Hum Mutat. 2001 Dec;18(6):545. doi: 10.1002/humu.1232.
Germline mutations in breast cancer susceptibility genes, BRCA1 and BRCA2, are responsible for a substantial proportion of high-risk breast and breast/ovarian cancer families. To characterize the spectrum of BRCA1 and BRCA2 mutations, we screened Czech families with breast/ovarian cancer using the non-radioactive protein truncation test, heteroduplex analysis and direct sequencing. In a group of 100 high-risk breast and breast/ovarian cancer families, four novel frame shift mutations were identified in BRCA1 and BRCA2 genes. In BRCA1, two novel frame shift mutations were identified as 3761-3762delGA and 2616-2617ins10; in BRCA2, two novel frame shift mutations were identified as 5073-5074delCT and 6866delC. Furthermore, a novel missense substitution M18K in BRCA1 gene in a breast/ovarian cancer family was identified which lies adjacent just upstream of the most highly conserved C3HC4 RING zinc finger motif. To examine the tertiary structure of the RING zinc finger domain and possible effects of M18K substitution on its stability, we used threading techniques according to the crystal structure of RAG1 dimerization domain of the DNA-binding protein.
乳腺癌易感基因BRCA1和BRCA2的种系突变是导致相当一部分高危乳腺癌和乳腺癌/卵巢癌家族发病的原因。
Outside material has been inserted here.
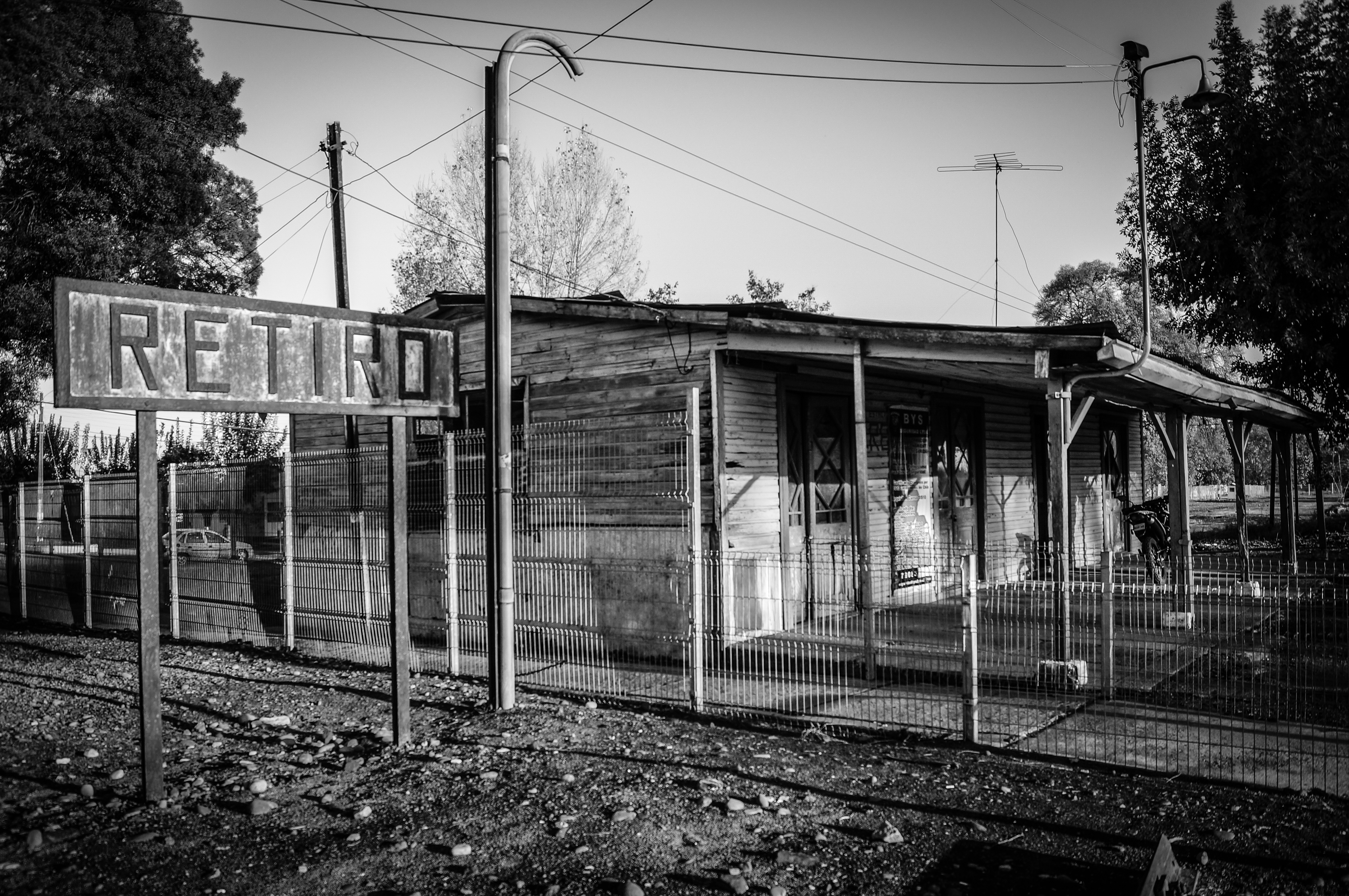 Estación ferroviaria de Retiro
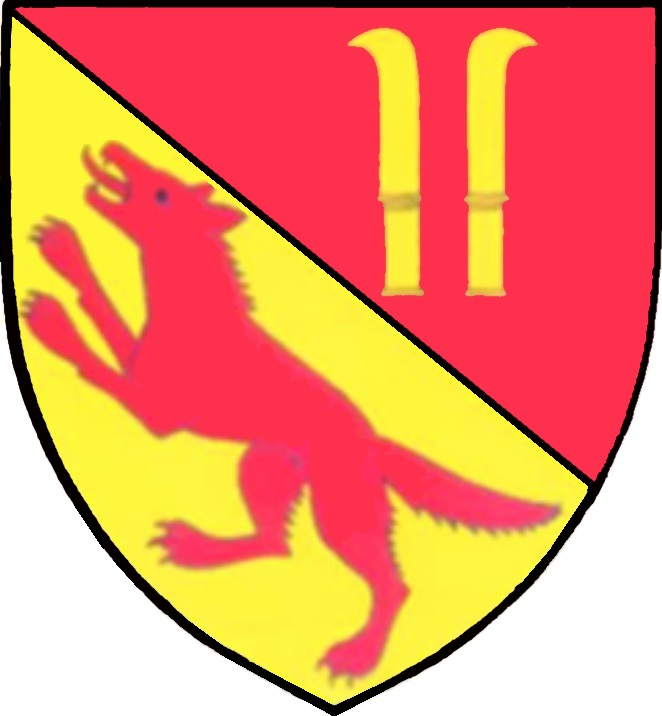 Der Wolf symbolisiert den Passauer Wolf, was auf die Missionierung durch das Bistum Passau und die jahrhundertelange Zugehörigkeit zu diesem hinweist. Die zwei Rebmesser (Weinmesser) führten die Grafen Dietrichstein, einst Inhaber der Burg und Grundherren von Sitzendorf, in ihrem Wappen. Die Weinmesser im Wappen der Grafen Dietrichstein gehen auf eine Sage zurück. Während der Türkenkriege konnte der Graf sein Leben nur dadurch retten, dass er sich als einfacher Weinhauer ausgab und die damit verbundenen schweren Arbeiten verrichtete. Aus Dank und zur Erinnerung nahm er dieses Arbeitsgerät in sein Wappen auf.

为了明确BRCA1和BRCA2突变谱,我们使用非放射性蛋白质截短试验、异源双链分析和直接测序技术,对捷克的乳腺癌/卵巢癌家族进行了筛查。在一组100个高危乳腺癌和乳腺癌/卵巢癌家族中,在BRCA1和BRCA2基因中发现了4种新的移码突变。在BRCA1中,两种新的移码突变被鉴定为3761 - 3762delGA和2616 - 2617ins10;在BRCA2中,两种新的移码突变被鉴定为5073 - 5074delCT和6866delC。此外,在一个乳腺癌/卵巢癌家族的BRCA1基因中发现了一种新的错义替代M18K,它位于最保守的C3HC4 RING锌指基序上游紧邻处。为了研究RING锌指结构域的三级结构以及M18K替代对其稳定性的可能影响,我们根据DNA结合蛋白RAG1二聚化结构域的晶体结构,使用了穿线技术。